Mata Api

Anggoro Gunawan
Chapter #2

Administrasi


Urusan administrasi adalah sesuatu yang kubenci. Aku harus mengurus tetek bengek kertas formal. Berarti aku harus ganti Kartu Tanda Penduduk. Pindah domisili itu bukan sekadar ganti tempat tidur. Belum lagi urusan ke pengadilan agama. Mantan istriku keberatan kalau dia keluar uang lagi. Lebih mudah nikah daripada cerai. Iya, karena aku dulu tinggal bilang ke kakak-kakak dan ibu. Sekarang tidak bisa lagi. Ibuku meninggal karena stroke tiga tahun yang lalu. Aku harus bolak-balik antara Tangerang-Magelang. Keluargaku, dalam hal ini saudara saudaraku menganggap aku telah keracunan ibukota. Harus kuakui, iya. Aku telah kecanduan ibukota. Di ibukota aku bisa mendapatkan pekerjaan sesuai bidang kuliahku: Ilmu Komunikasi. Di desa, aku menganggap tidak ada yang cocok.Ibu kota telah menjadi induk perkara segala hal. Inilah pusat perekonomian dan pemerintahan. Itu sebelum Joko Widodo mengajukan ide soal pemisahan ibu kota dengan pusat perekonomian. 

Aku disibukkan dengan persiapan media baru. Aku mengusulkan namanya: Investura ke temanku dan dia setuju. Aku bekerja sama dengan teman kuliahku dan beberapa rekan sejawat. Kami dulu satu kos waktu di Semarang. Investura adalah sebuah media daring untuk bisnis dan ekonomi mikro. Itu hasil olahanku untuk temanku, Dia mengeluh susah cari orang yang paham bisnis. Kuajukan Investura itu.

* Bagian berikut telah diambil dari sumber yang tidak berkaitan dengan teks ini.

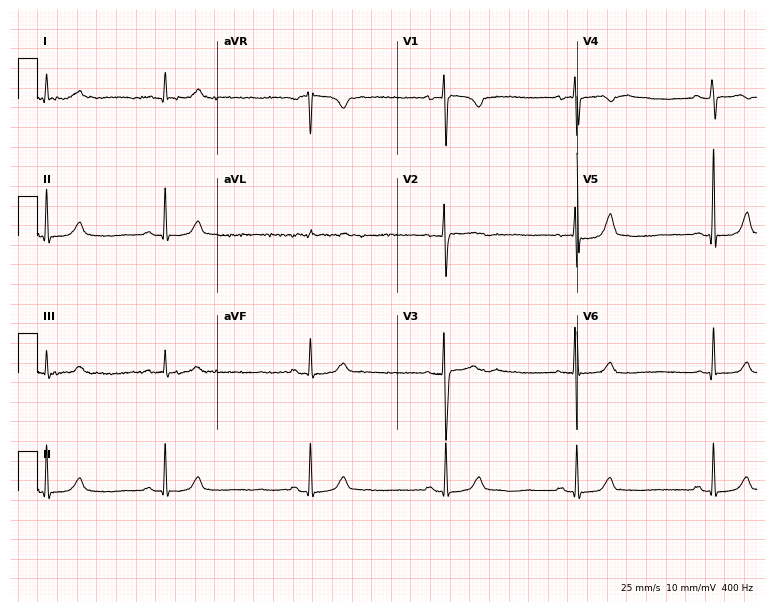
12-lead ECG (7.3-second recording at 400 Hz) from a female patient, 28 years old. Findings include sinus bradycardia (a sinus rate of 50 beats per minute or less).
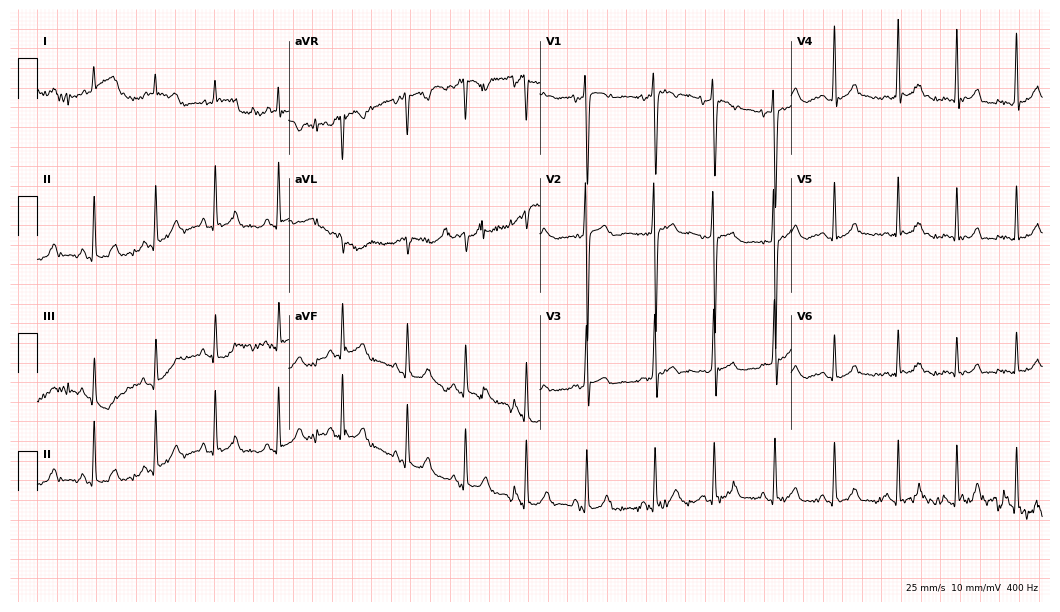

Tempat untuk mencari kenalan. 

Aku memilih kos di daerah padat penduduk dengan alasan biasanya orang-orangnya lebih peduli. Tapi, aku juga harus terima sikap yang menurutku melebihi batas kesopanan aristokrat: menyetel musik keras-keras.

Pengalamanku di beberapa majalah gaya hidup tidak tepat untuk media baru ini. Maka kuajak teman kuliah yang lebih paham soal bisnis. Kalau soal kopi yang sedap, atau baju yang lagi in. aku paham. Atau makanan yang lagi terkenal di kota, aku mengikuti perkembangan beberapa kelompok restoran. Pengalamanku soal bisnis hanya sebatas tahu saat dulu kerja di koran. Sekitar dua tahunan. Beda dengan majalah gaya hidup yang sudah menginjak tahun ke-13. 

Aku pernah jadi ghost writer untuk beberapa konsultan bisnis. Aku jalani sekitar tiga tahun.Cukup terkenal instansi ini. Setidaknya punya cabang di beberapa belahan dunia. Salah satu pioner di bidang ini, Bisa dibilang pekerjaanku santai. Aku ikut rapat mingguan setiap Senin. Tapi jiwa jurnalistikku berontak. Aku seperti pion kapitalisme moderen.

Mungkin karena aku terlalu santai sehingga kontrakku tidak diperpanjang. Setidaknya aku sempat mengenyam beberapa kursus gratis untuk bagian personalia dan manajemen perusahaan.